I went to two conferences this week: the CTIA telephony conference in Los Angeles and The Future of Web Apps in San Francisco. It's always interesting to travel between the Bay Area and southern California. This is going to irritate Bay Area partisans who like to look down on LA, but I think the cultures are almost identical in the two areas. The main difference is that drivers on the freeway in southern California are more likely to yield the lane when you put on your turn signal (the standard behavior in the Bay Area is to speed up to protect your turf).

There are huge economic differences between north and south, though. Los Angeles and the sprawl around it make up an intensely vibrant, wildly diversified economy. No industry dominates. The place is a huge cultural melting pot, and many fashion and social trends incubate there first before they spread around the world.

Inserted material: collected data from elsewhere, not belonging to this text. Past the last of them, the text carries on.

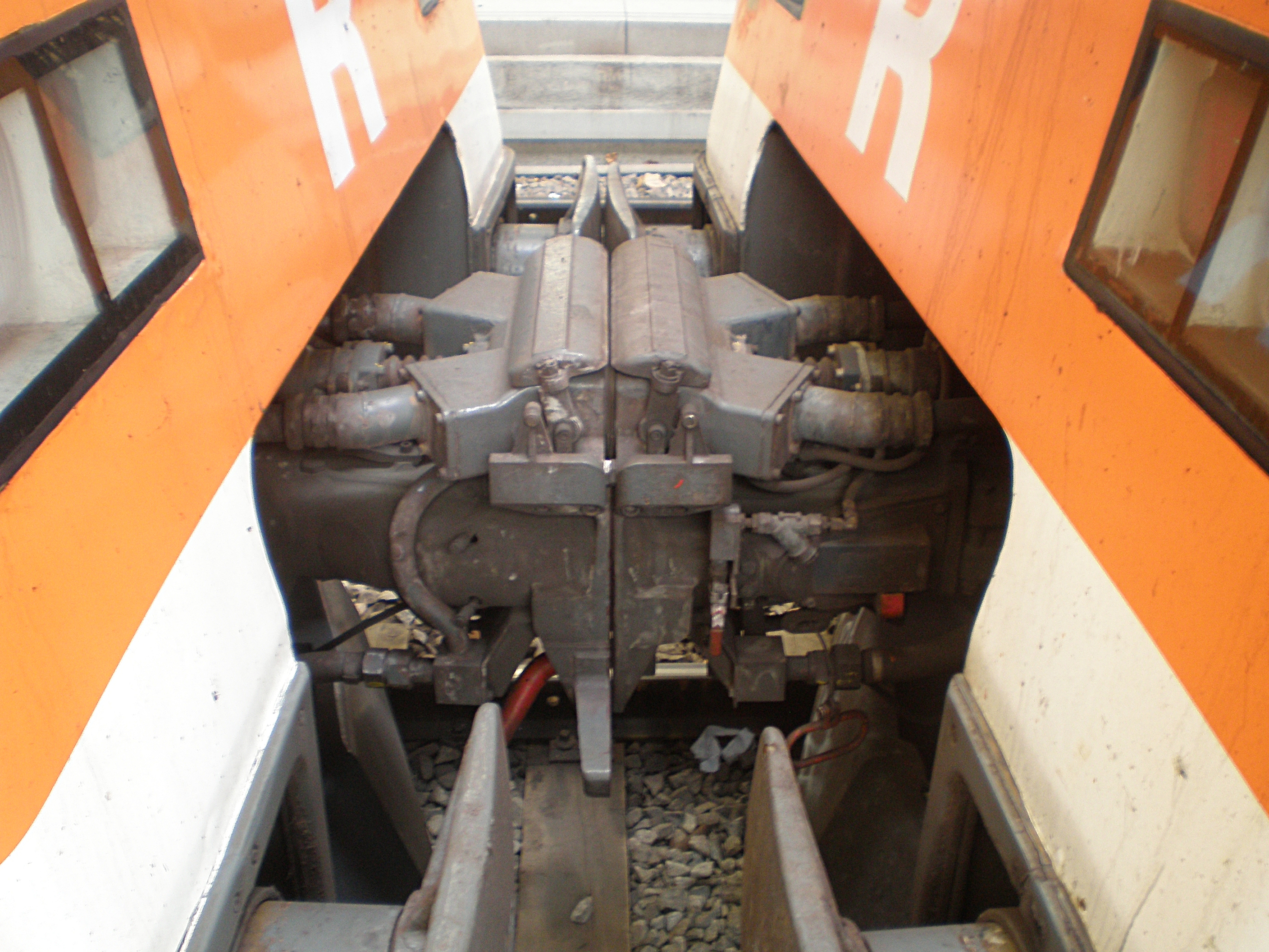 Acople Scharfenberg entre dos unidades eléctricas de la serie 451 de Renfe Operadora en la Estació de França de Barcelona.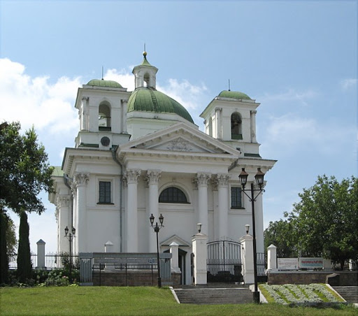 Построен по подобию части Троицкого собора Александро-Невской лавры в Петербурге.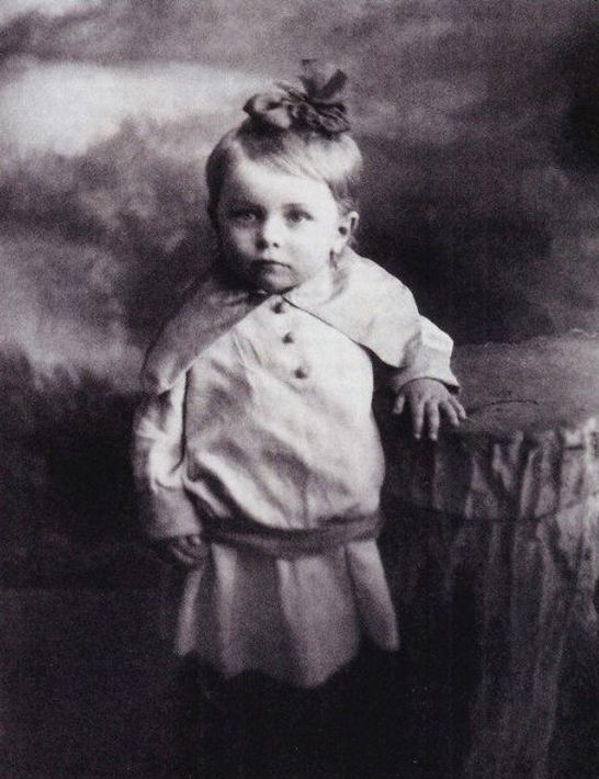 Людмила Целиковская в детстве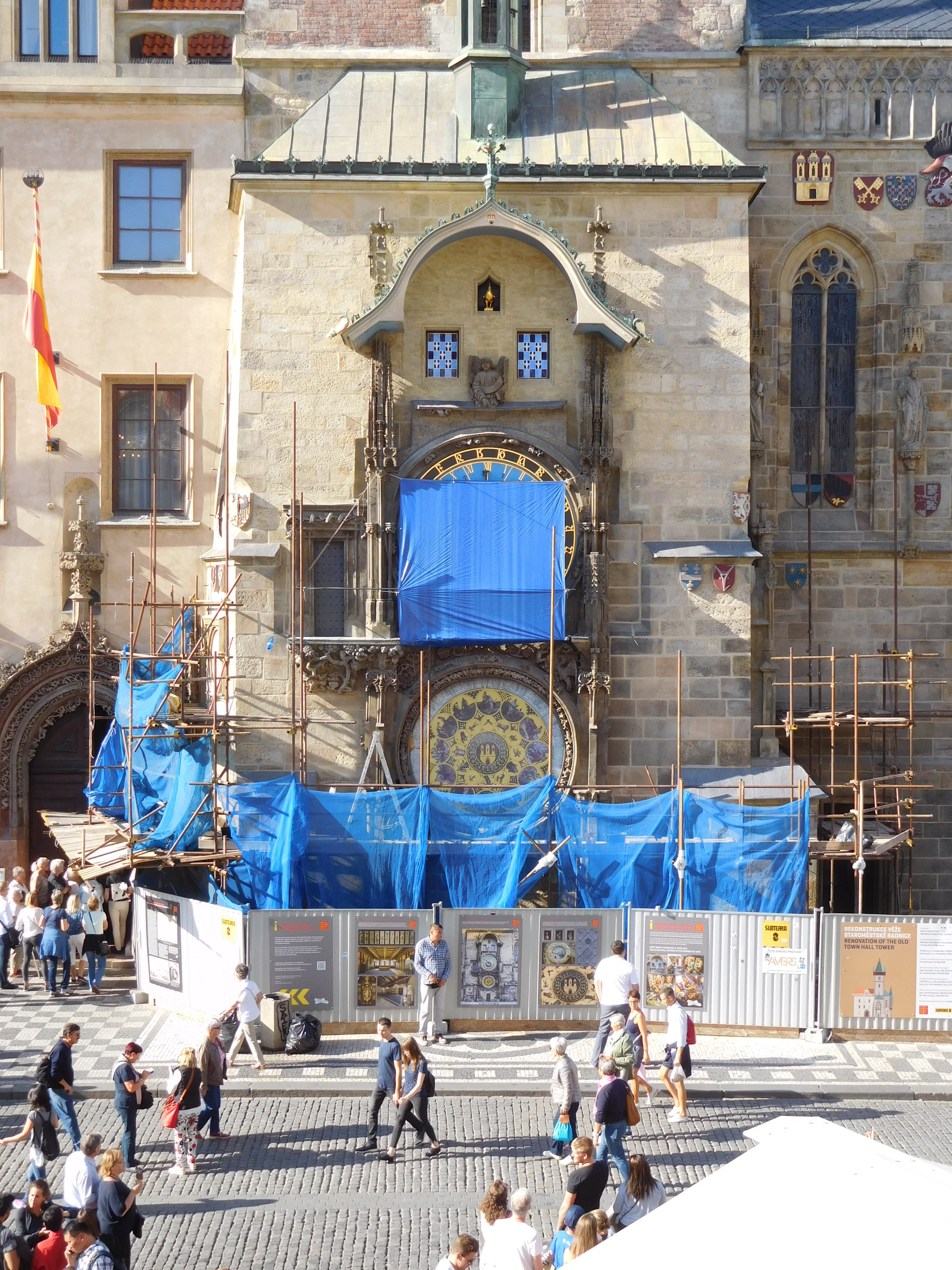 Praha, Staroměstská radnice - dokončování rekonstrukce orloje (pohled z domu U červené lišky)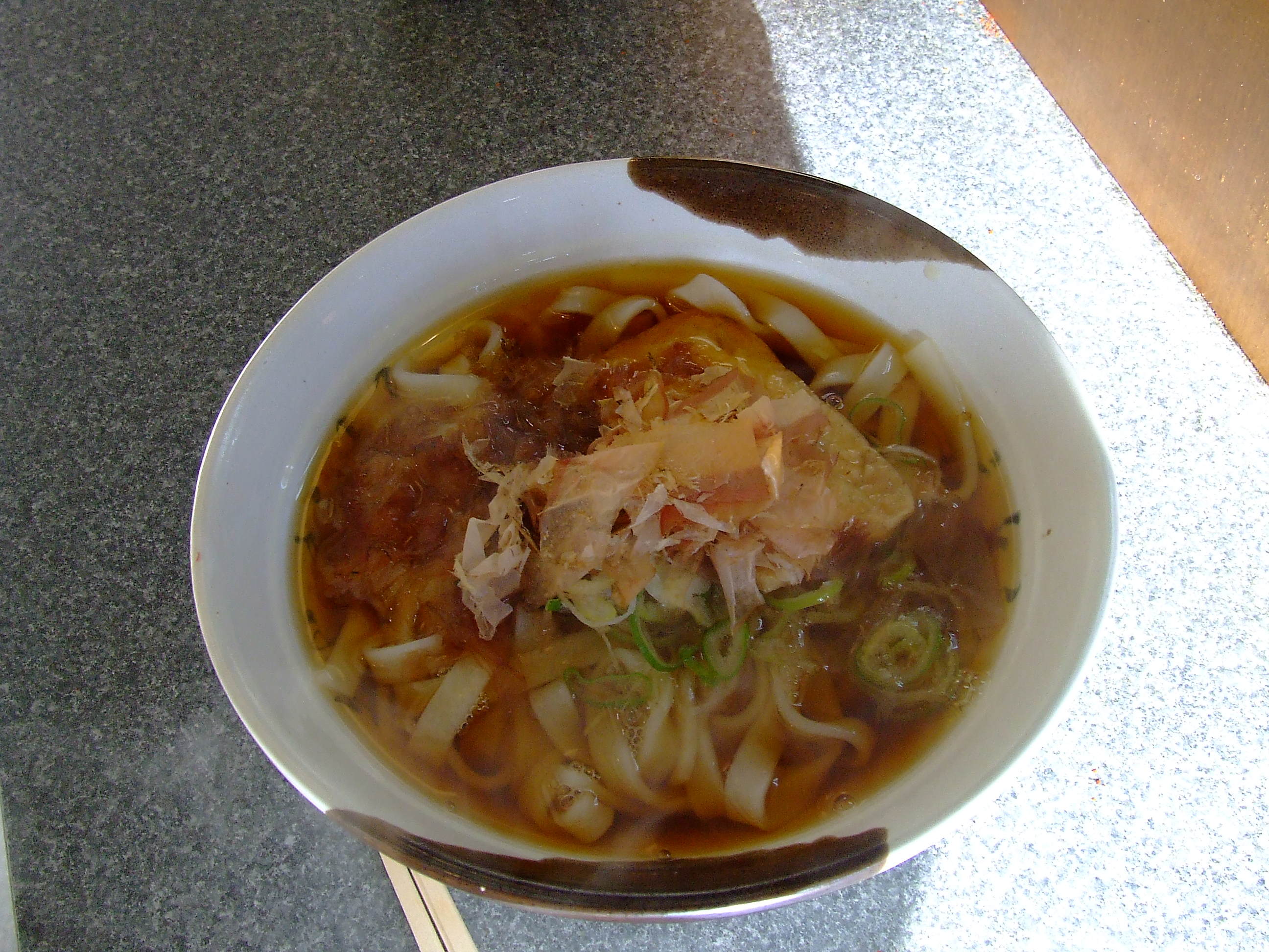 JR東海名古屋駅にて立ち食い形式で販売している「きしめん」

By contrast, the Bay Area, and especially Silicon Valley, is more like a hothouse full of orchids. There's less diversity, and the atmosphere is a little more inward-focused, a half-step out of sync with the rest of the world.

The vibrancy of Los Angeles outside the Convention Center made a striking contrast to the sleepy atmosphere inside at CTIA. There were very few new products on display, and I didn't see anything that generated intense excitement (the biggest crowd of the day turned out for a stunt bike exhibit). Even the press coverage from the show focused heavily on business worries -- the failure of mobile video to take off, lack of profitability in mobile games, and speculation about mobile advertising.

Later in the week, a two-day conference on web apps was held in the Palace of Fine Arts in San Francisco. The Palace is Greco-Roman fantasy temple left over from the San Francisco world's fair of a hundred years ago, and it's across the street from the newly-built headquarters of the Lucas film empire (where you can see a life-size bronze statue of Yoda). It's hard to picture a more fairy-tale setting for a conference.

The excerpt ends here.